START AVAILABLE DATA
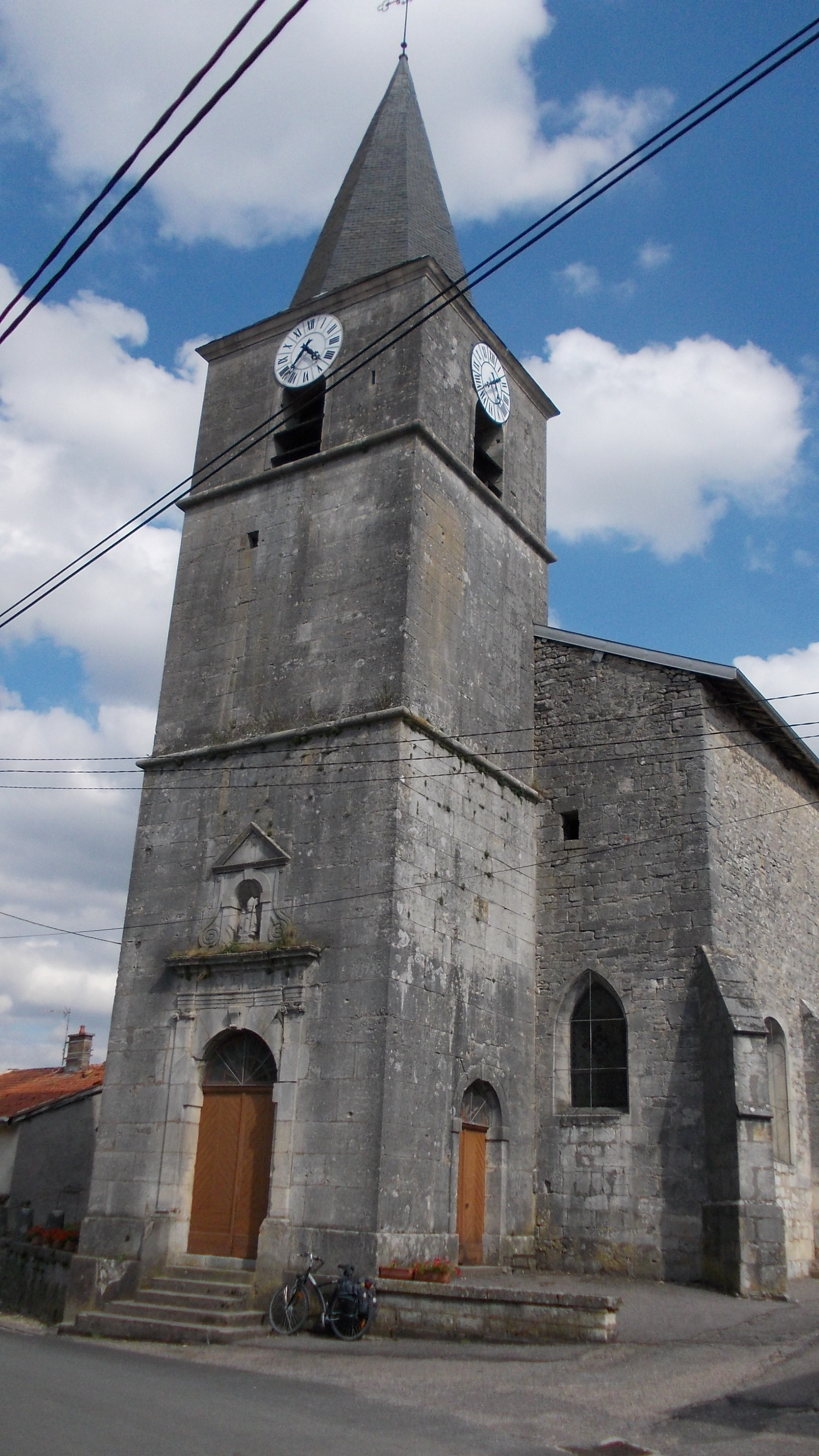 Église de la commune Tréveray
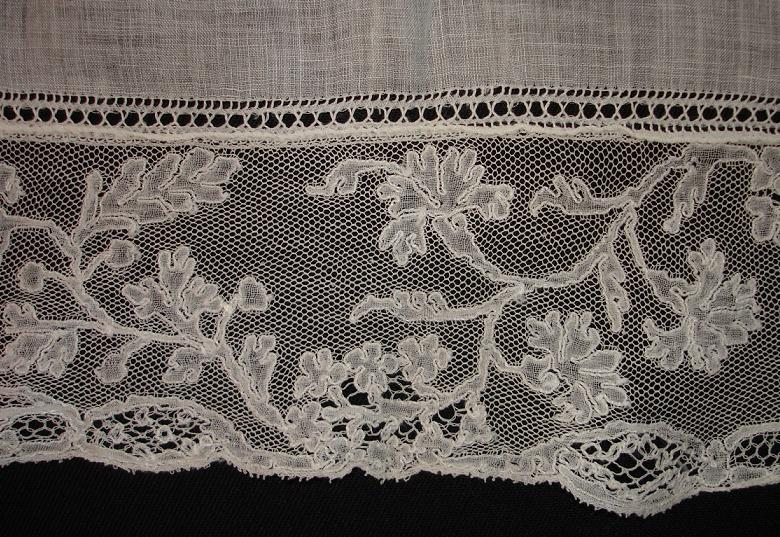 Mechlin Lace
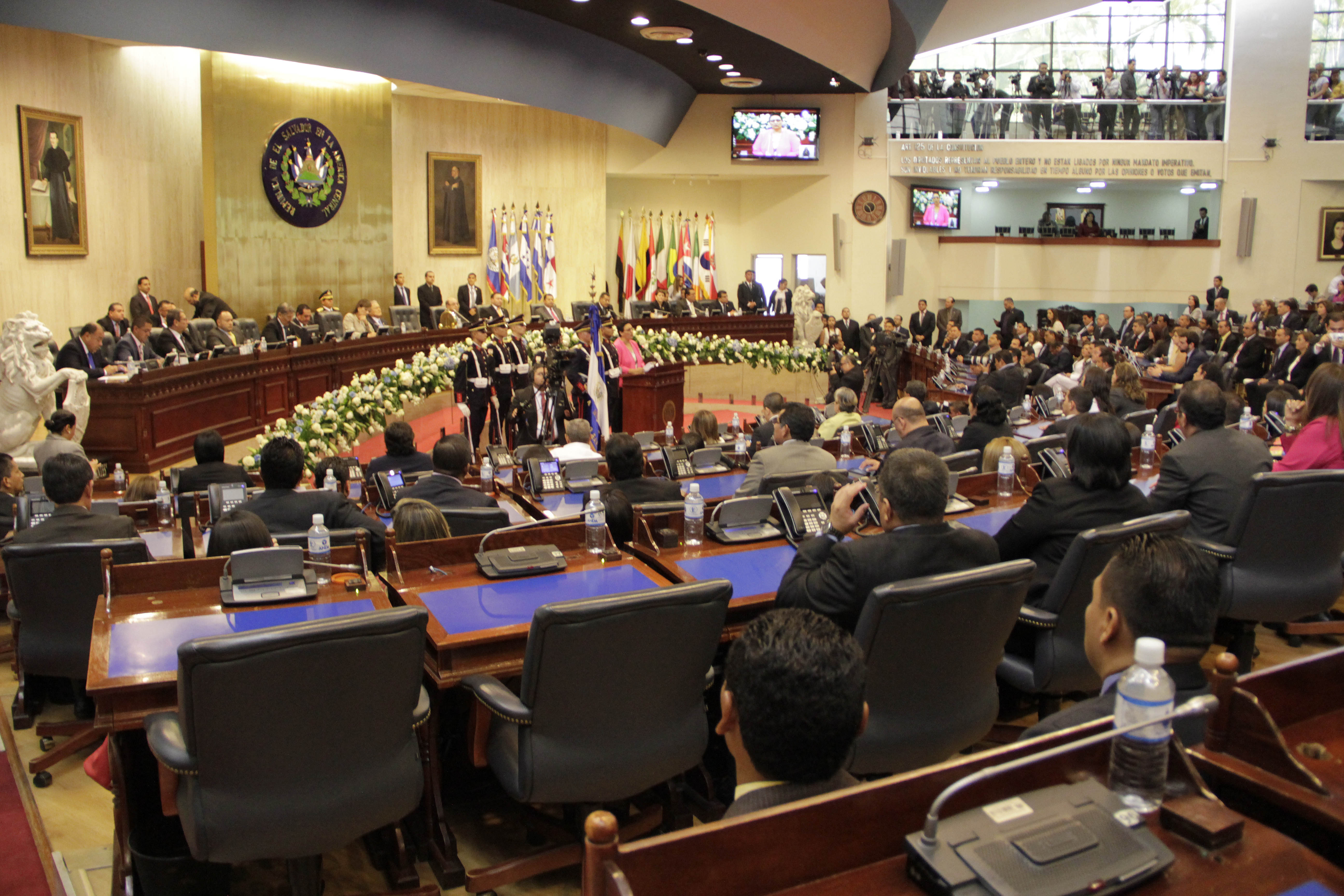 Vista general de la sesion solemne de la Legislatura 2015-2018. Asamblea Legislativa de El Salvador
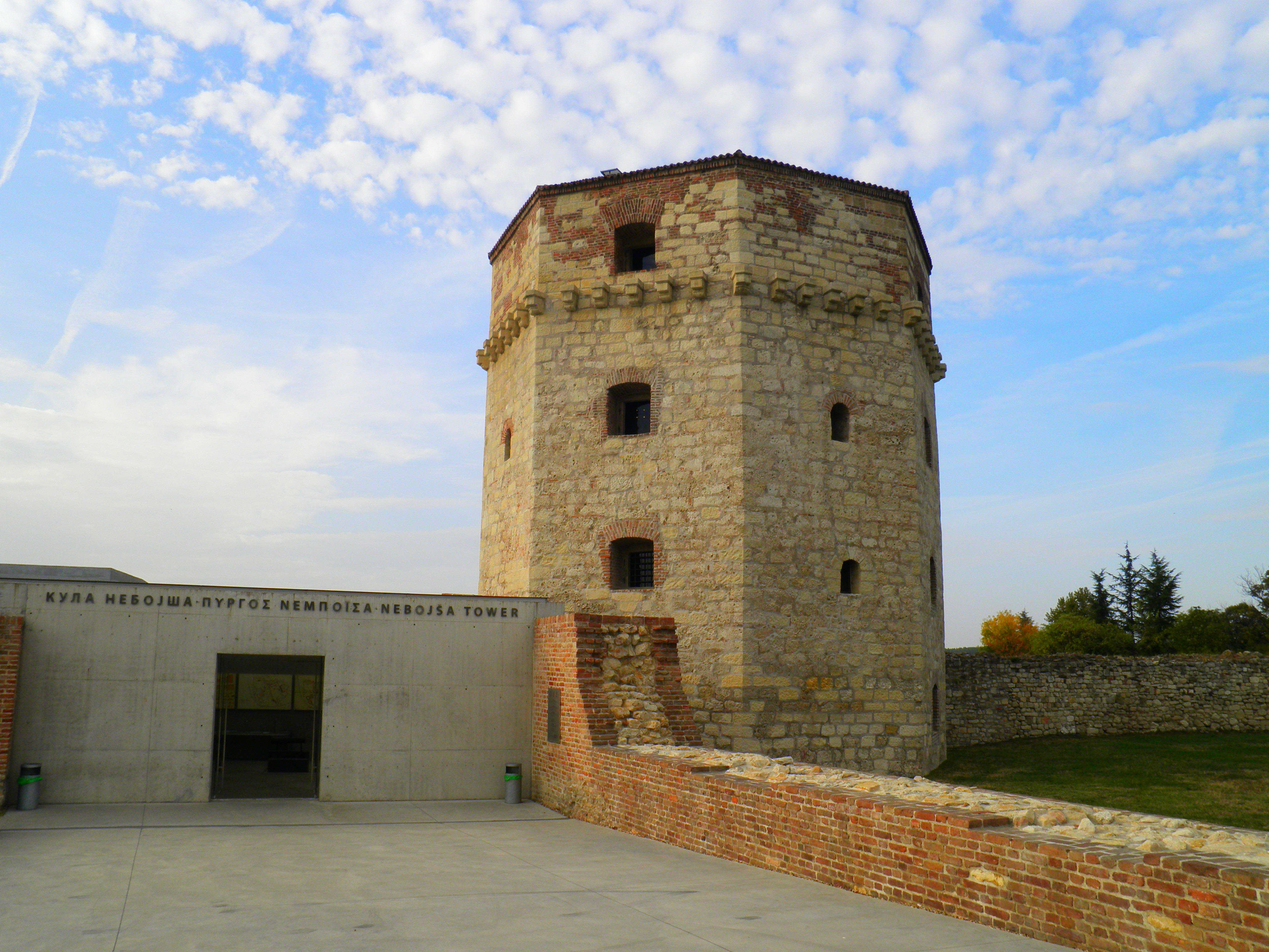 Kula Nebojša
END AVAILABLE DATA
Ignoring the pictures, write out word for word the lines from the line containing "Mechlin Lace" through the end of the material above.

### REPLY
 Mechlin Lace
 Vista general de la sesion solemne de la Legislatura 2015-2018. Asamblea Legislativa de El Salvador
 Kula Nebojša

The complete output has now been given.